«Иногда нашему поколению огорчительно, что молодежь судит старших скоро и неправильно, не стремясь разобраться в том, кто и что из нас сделал. Я это на своей шкуре испытал, когда мне говорили: «А что вы делали при Брежневе? А что вы делали при Сталине? Почему вы молчали? Почему вы позволили все это?» Уж к себе-то, казалось бы, я эти упреки-обвинения никак не могу отнести, потому что знаю, как мне доставалось. Ну, при Сталине-то я еще не печатался, я начал сразу после Сталина печататься, — нет-нет, и при Сталине немножко захватил кусок, и помню, как мне доставалось и при Хрущеве, и при Брежневе за рассказ «Собственное мнение», и за повесть «Наш комбат», и за другие вещи. Лишали возможности печататься, на несколько лет я был выброшен за пределы публикации и все прочее… Но я не обижаюсь на такую судьбу. Я понимаю, что молодые не хотят, не желают, не могут и даже не должны разбираться в том, что сделал этот человек, а тот мог сделать, а другой пытался сделать, но не сделал, — они чохом судят все наше поколение, и правильно судят. Некоторые из нас, конечно, чувствуют эту несправедливость в личностном плане, но по отношению к поколению этот суд справедлив…»
«Те, кто читал «Блокадную книгу», помнят, быть может, рассказанную в ней историю о спасении картин замечательного советского художника Павла Николаевича Филонова. Он погиб в Ленинграде от голода в декабре 1941 года. Его сестра Евдокия Николаевна Глебова сумела в разгар блокады передать картины Филонова на хранение в Русский музей. Это был истинно героический поступок, один из подвигов ленинградцев того страшного времени. Еле державшаяся на ногах, она волокла по замерзшим улицам города пакет — огромную тяжесть! — с 379 работами и рукописями брата, 21 полотно на валу нес ее родственник. Более 40 лет прошло с военной поры. Работы художника, признанного ныне всемирно, так и хранятся в Русском музее, частично в Третьяковской галерее, несколько картин в других музеях страны. Сделанное и покойной Е. Н. Глебовой, и людьми, занимавшимися наследием П. Н. Филонова, не пропало, не кануло в Лету. И в то же время — кануло, ибо уже не одно поколение лишено радости видеть эту чудесную живопись. Картины так и не выставлены, они лежат в запасниках. В чем же дело?

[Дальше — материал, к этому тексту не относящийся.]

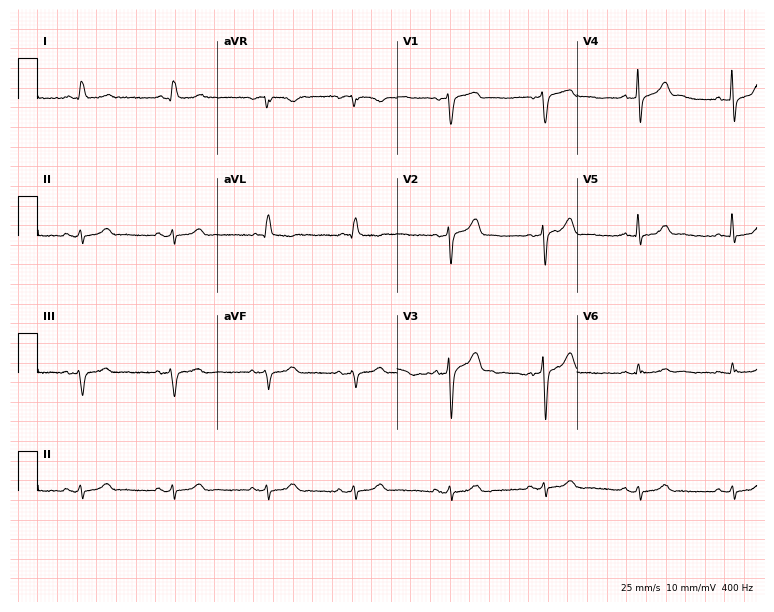
Resting 12-lead electrocardiogram (7.3-second recording at 400 Hz). Patient: an 86-year-old man. None of these six findings is recorded: first-degree AV block, right bundle branch block, left bundle branch block, sinus bradycardia, atrial fibrillation, sinus tachycardia. Other findings, if any, are not listed.
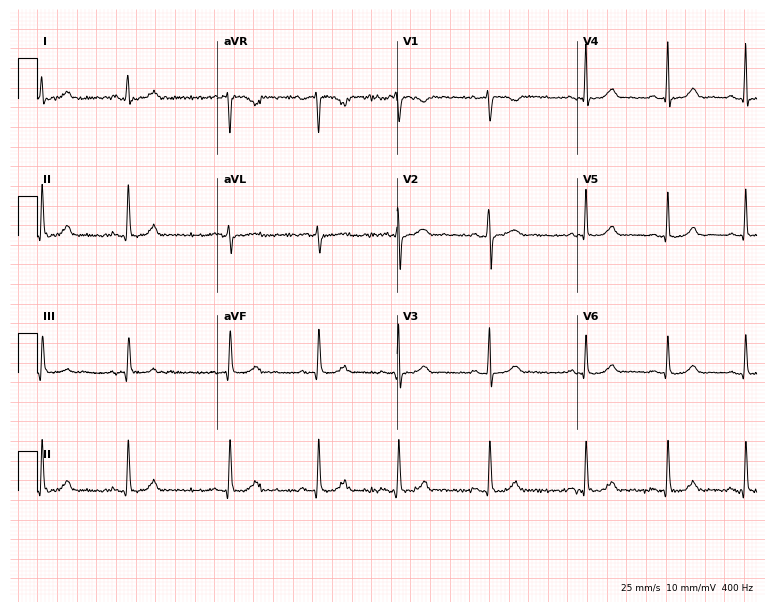
12-lead ECG from a 29-year-old female. Recorded interpretation: within normal limits.
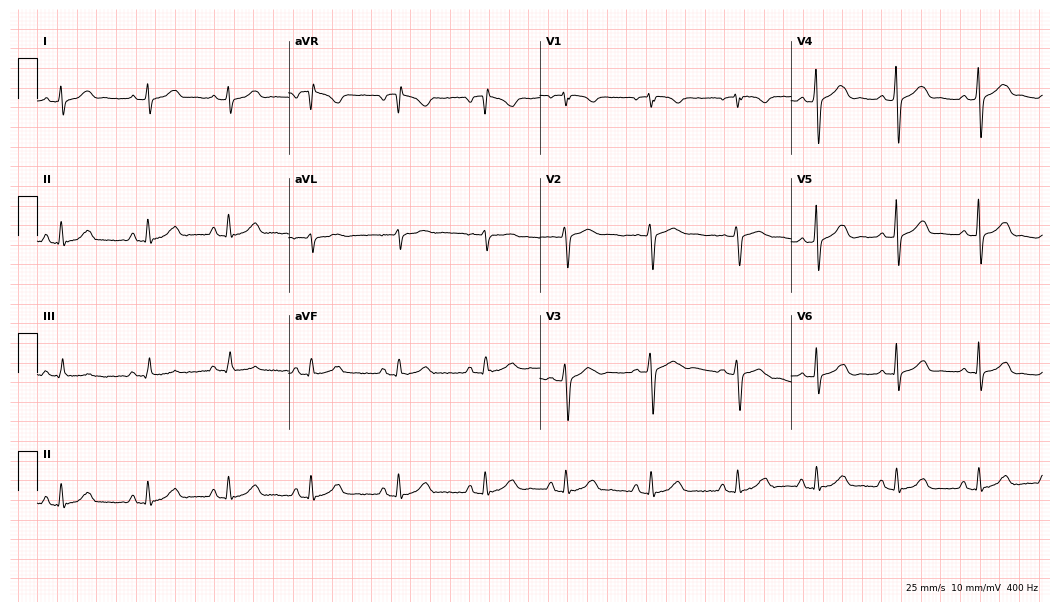
Electrocardiogram, a 42-year-old female. Of the six screened findings (first-degree AV block, right bundle branch block (RBBB), left bundle branch block (LBBB), sinus bradycardia, atrial fibrillation (AF), sinus tachycardia), none is recorded. Other findings, if any, are not listed.
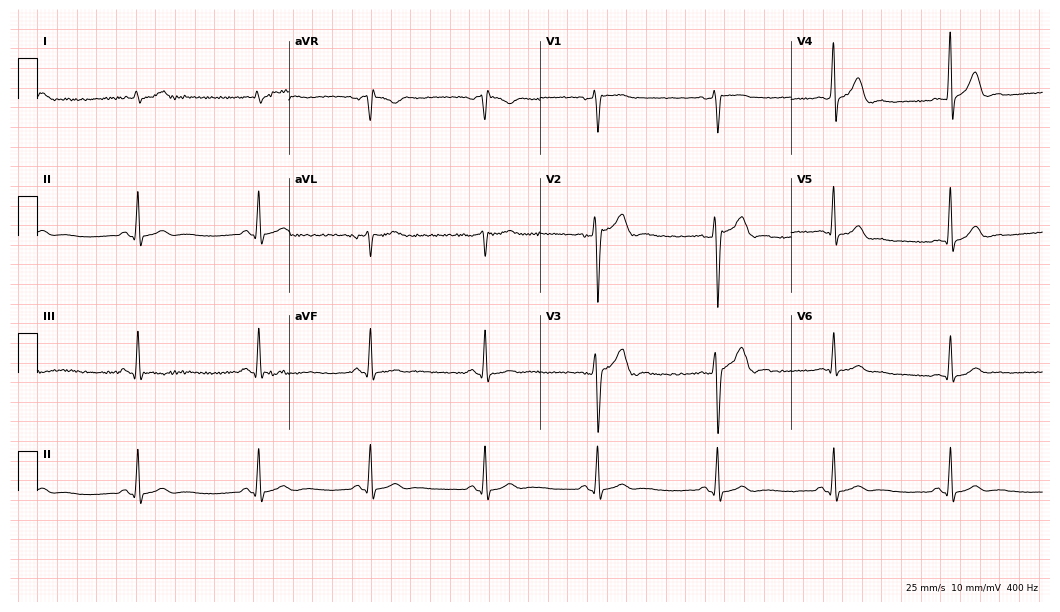
12-lead ECG (10.2-second recording at 400 Hz) from a man, 40 years old. Screened for six findings — first-degree AV block, right bundle branch block, left bundle branch block, sinus bradycardia, atrial fibrillation, sinus tachycardia — none is recorded.

Предпринималось немало попыток устроить выставки Филонова, рассказать о его творчестве, выпустить монографии о нем, и всякий раз эти попытки наталкивались на какое-то непонятное сопротивление… Несколько раз я пытался напечатать воспоминания Е. Н. Глебовой о брате. Упросил, буквально заставил ее их написать, поскольку она одна могла рассказать о детстве и юности художника. Мы с главным редактором «Невы» пытались опубликовать воспоминания в журнале, приложив несколько филоновских литографий. Не вышло. Я даже записал диалог по этому случаю:
— Да вы знаете, Даниил Александрович, не стоит, подождем.
— А чего «подождем»?
— Даниил Александрович, вы сами должны понимать.
— А я не понимаю.
И я действительно не понимал — ведь речь шла не об идейных изъянах, а о субъективном отношении к манере живописи.
— Ну как вы не понимаете? — тонкая улыбка авгура — как тайный знак соумышленнику.
Идет разговор, полный намеков, которые вроде бы должны что-то пояснять. Но ничего они не поясняют, кроме желания отпихнуть от себя дело, может, чем-то рискованное, уйти от личной ответственности…
Книга лучших стихов Владимира Высоцкого увидела свет, когда его самого уже на свете не было. Не найдешь сейчас, с кого спросить. А ведь, не преданные гласности, эти явления не становятся уроком, они уходят, уплывают, течение жизни относит их в прошлое.
Представьте себе, что готовый к пуску завод, призванный давать нужную продукцию, вдруг закрывают только потому, что какой-то начальник скажет: «Не по душе мне этот завод». Абсурд? Если даже нечто подобное произойдет, то виновные за это понесут строжайшее наказание. Но ведь поэт, художник, режиссер — тоже завод, «вырабатывающий счастье», как говорил Маяковский. Почему же такие заводы можно закрывать безнаказанно? Почему за многолетний простой таких заводов, за недоданное ими никто не несет ответственности?»